- Recorded data:
◇ ◇ ◇

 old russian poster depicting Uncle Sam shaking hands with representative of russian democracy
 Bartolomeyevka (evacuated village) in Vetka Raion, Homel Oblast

◇ ◇ ◇

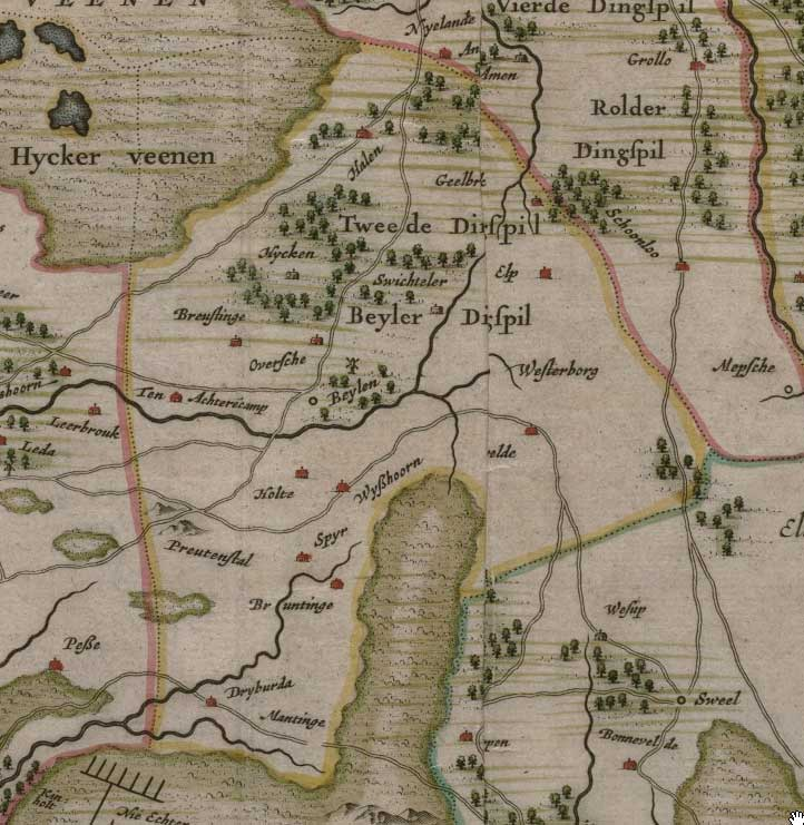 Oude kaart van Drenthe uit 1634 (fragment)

◇ ◇ ◇

- Work item: Using only the entries above, output the line with "old russian poster", the line with "Bartolomeyevka (evacuated village)", and all lines between them, exactly as they stand.

- Response to this task:
 old russian poster depicting Uncle Sam shaking hands with representative of russian democracy
 Bartolomeyevka (evacuated village) in Vetka Raion, Homel Oblast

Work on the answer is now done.